REQUIREMENT: For the copy, please give all of the data again exactly and leave the pictures out.
(DATA SUPPLIED begins)
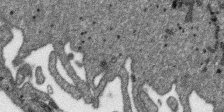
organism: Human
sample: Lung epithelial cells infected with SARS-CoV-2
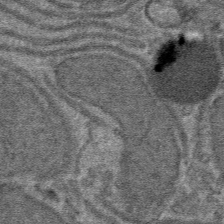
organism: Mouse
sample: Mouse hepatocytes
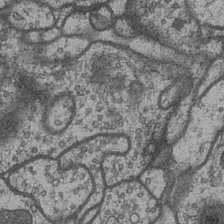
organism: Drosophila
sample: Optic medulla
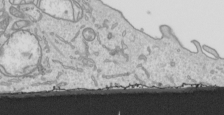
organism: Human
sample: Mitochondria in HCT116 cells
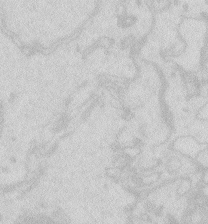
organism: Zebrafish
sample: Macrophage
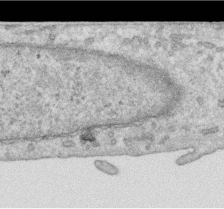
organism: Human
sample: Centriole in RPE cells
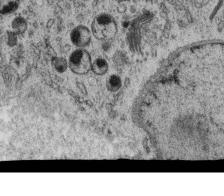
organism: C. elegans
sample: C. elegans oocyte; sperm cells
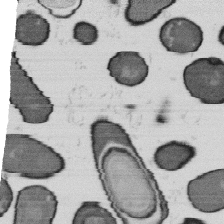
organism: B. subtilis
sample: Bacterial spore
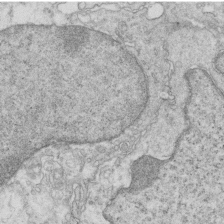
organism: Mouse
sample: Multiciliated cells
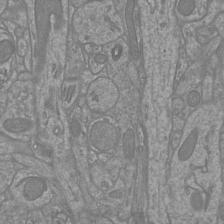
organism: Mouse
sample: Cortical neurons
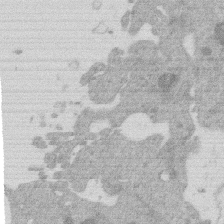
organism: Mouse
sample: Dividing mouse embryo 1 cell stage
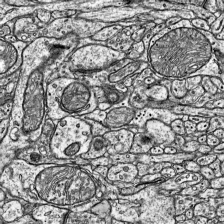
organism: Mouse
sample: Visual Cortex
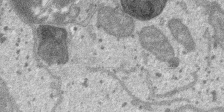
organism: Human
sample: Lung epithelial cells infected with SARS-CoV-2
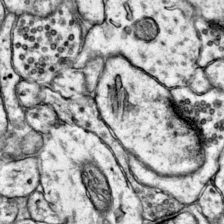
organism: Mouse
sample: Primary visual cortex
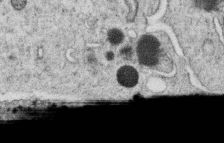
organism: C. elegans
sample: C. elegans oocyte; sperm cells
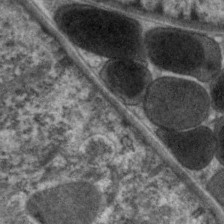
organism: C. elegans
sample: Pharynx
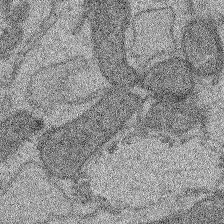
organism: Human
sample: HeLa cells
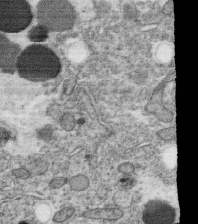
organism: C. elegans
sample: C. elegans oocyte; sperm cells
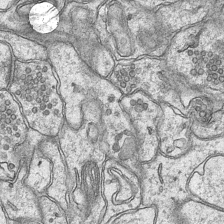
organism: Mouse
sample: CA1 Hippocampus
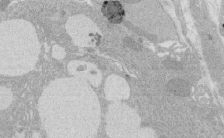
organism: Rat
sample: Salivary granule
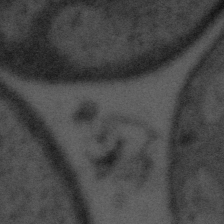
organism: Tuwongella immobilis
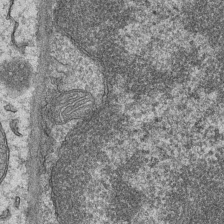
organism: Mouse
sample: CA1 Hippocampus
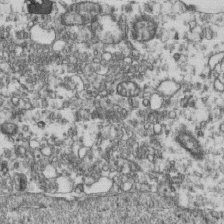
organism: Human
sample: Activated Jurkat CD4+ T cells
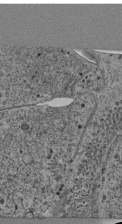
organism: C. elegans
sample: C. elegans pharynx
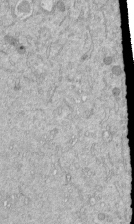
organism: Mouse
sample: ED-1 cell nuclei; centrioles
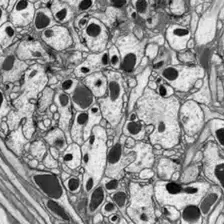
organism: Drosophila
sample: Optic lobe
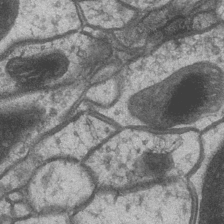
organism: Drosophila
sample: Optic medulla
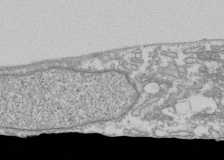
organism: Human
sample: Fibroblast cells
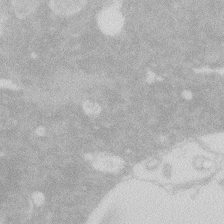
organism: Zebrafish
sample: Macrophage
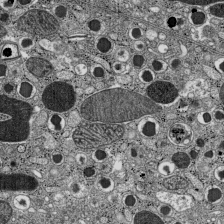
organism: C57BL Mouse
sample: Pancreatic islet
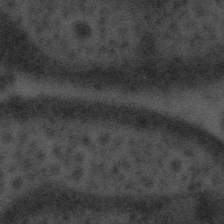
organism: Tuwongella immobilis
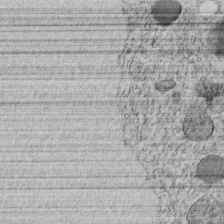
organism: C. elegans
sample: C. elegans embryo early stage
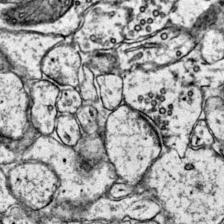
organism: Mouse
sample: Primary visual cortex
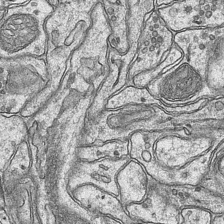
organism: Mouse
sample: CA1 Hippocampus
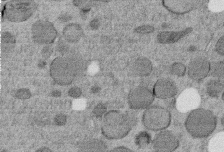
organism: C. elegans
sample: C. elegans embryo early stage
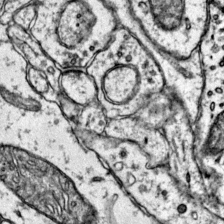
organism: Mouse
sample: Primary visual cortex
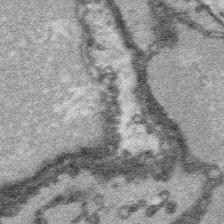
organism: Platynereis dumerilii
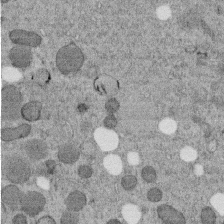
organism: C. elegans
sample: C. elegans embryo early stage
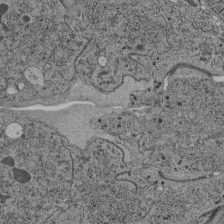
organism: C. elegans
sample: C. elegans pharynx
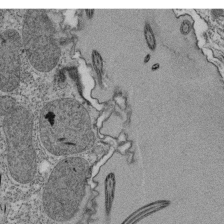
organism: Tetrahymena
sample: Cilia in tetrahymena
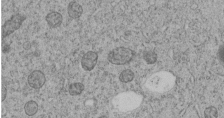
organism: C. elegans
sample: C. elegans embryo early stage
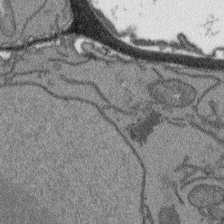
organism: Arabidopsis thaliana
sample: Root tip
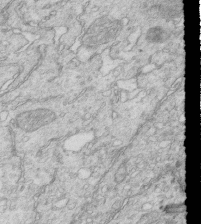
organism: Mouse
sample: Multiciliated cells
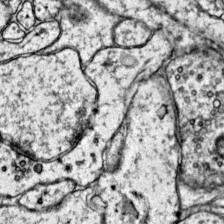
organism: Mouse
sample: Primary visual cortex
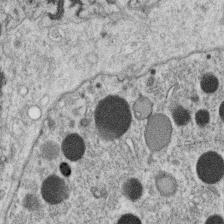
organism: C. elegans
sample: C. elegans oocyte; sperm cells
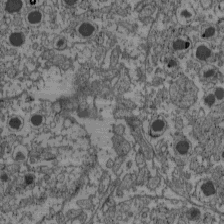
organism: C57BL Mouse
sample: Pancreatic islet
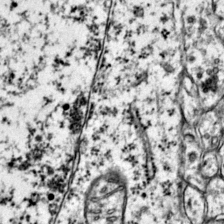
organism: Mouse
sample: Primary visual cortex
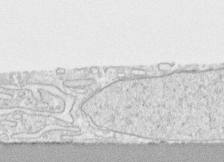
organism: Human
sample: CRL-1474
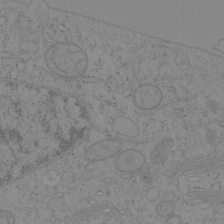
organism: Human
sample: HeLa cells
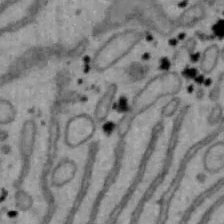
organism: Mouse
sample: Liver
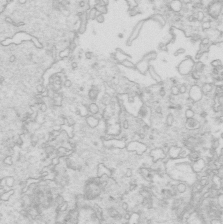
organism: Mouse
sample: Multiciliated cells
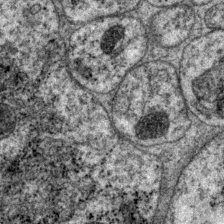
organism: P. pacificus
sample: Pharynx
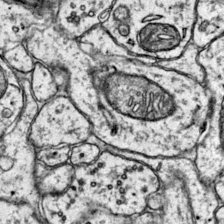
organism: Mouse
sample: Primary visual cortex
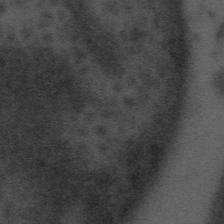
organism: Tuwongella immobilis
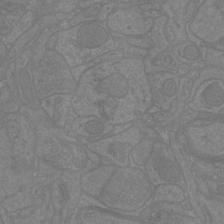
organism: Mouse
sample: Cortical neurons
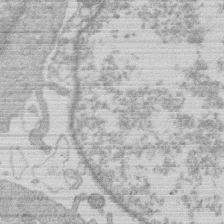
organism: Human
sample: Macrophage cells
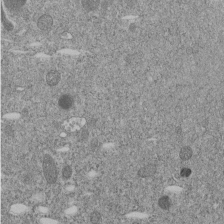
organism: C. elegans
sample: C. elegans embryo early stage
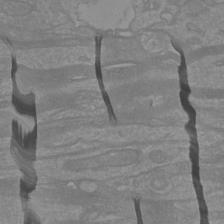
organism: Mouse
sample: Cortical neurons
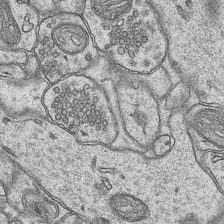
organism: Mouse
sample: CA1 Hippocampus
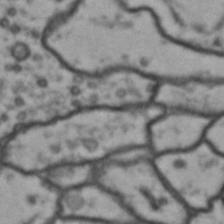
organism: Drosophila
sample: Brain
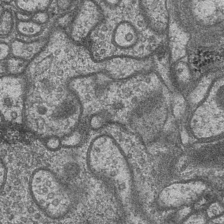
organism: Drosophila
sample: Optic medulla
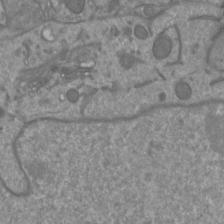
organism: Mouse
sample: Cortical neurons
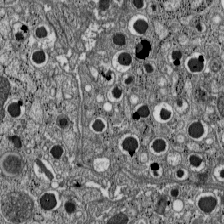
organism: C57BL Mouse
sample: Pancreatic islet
(DATA SUPPLIED ends)
TASK OUTPUT:
organism: Human
sample: Lung epithelial cells infected with SARS-CoV-2
organism: Mouse
sample: Mouse hepatocytes
organism: Drosophila
sample: Optic medulla
organism: Human
sample: Mitochondria in HCT116 cells
organism: Zebrafish
sample: Macrophage
organism: Human
sample: Centriole in RPE cells
organism: C. elegans
sample: C. elegans oocyte; sperm cells
organism: B. subtilis
sample: Bacterial spore
organism: Mouse
sample: Multiciliated cells
organism: Mouse
sample: Cortical neurons
organism: Mouse
sample: Dividing mouse embryo 1 cell stage
organism: Mouse
sample: Visual Cortex
organism: Human
sample: Lung epithelial cells infected with SARS-CoV-2
organism: Mouse
sample: Primary visual cortex
organism: C. elegans
sample: C. elegans oocyte; sperm cells
organism: C. elegans
sample: Pharynx
organism: Human
sample: HeLa cells
organism: C. elegans
sample: C. elegans oocyte; sperm cells
organism: Mouse
sample: CA1 Hippocampus
organism: Rat
sample: Salivary granule
organism: Tuwongella immobilis
organism: Mouse
sample: CA1 Hippocampus
organism: Human
sample: Activated Jurkat CD4+ T cells
organism: C. elegans
sample: C. elegans pharynx
organism: Mouse
sample: ED-1 cell nuclei; centrioles
organism: Drosophila
sample: Optic lobe
organism: Drosophila
sample: Optic medulla
organism: Human
sample: Fibroblast cells
organism: Zebrafish
sample: Macrophage
organism: C57BL Mouse
sample: Pancreatic islet
organism: Tuwongella immobilis
organism: C. elegans
sample: C. elegans embryo early stage
organism: Mouse
sample: Primary visual cortex
organism: Mouse
sample: CA1 Hippocampus
organism: C. elegans
sample: C. elegans embryo early stage
organism: Mouse
sample: Primary visual cortex
organism: Platynereis dumerilii
organism: C. elegans
sample: C. elegans embryo early stage
organism: C. elegans
sample: C. elegans pharynx
organism: Tetrahymena
sample: Cilia in tetrahymena
organism: C. elegans
sample: C. elegans embryo early stage
organism: Arabidopsis thaliana
sample: Root tip
organism: Mouse
sample: Multiciliated cells
organism: Mouse
sample: Primary visual cortex
organism: C. elegans
sample: C. elegans oocyte; sperm cells
organism: C57BL Mouse
sample: Pancreatic islet
organism: Mouse
sample: Primary visual cortex
organism: Human
sample: CRL-1474
organism: Human
sample: HeLa cells
organism: Mouse
sample: Liver
organism: Mouse
sample: Multiciliated cells
organism: P. pacificus
sample: Pharynx
organism: Mouse
sample: Primary visual cortex
organism: Tuwongella immobilis
organism: Mouse
sample: Cortical neurons
organism: Human
sample: Macrophage cells
organism: C. elegans
sample: C. elegans embryo early stage
organism: Mouse
sample: Cortical neurons
organism: Mouse
sample: CA1 Hippocampus
organism: Drosophila
sample: Brain
organism: Drosophila
sample: Optic medulla
organism: Mouse
sample: Cortical neurons
organism: C57BL Mouse
sample: Pancreatic islet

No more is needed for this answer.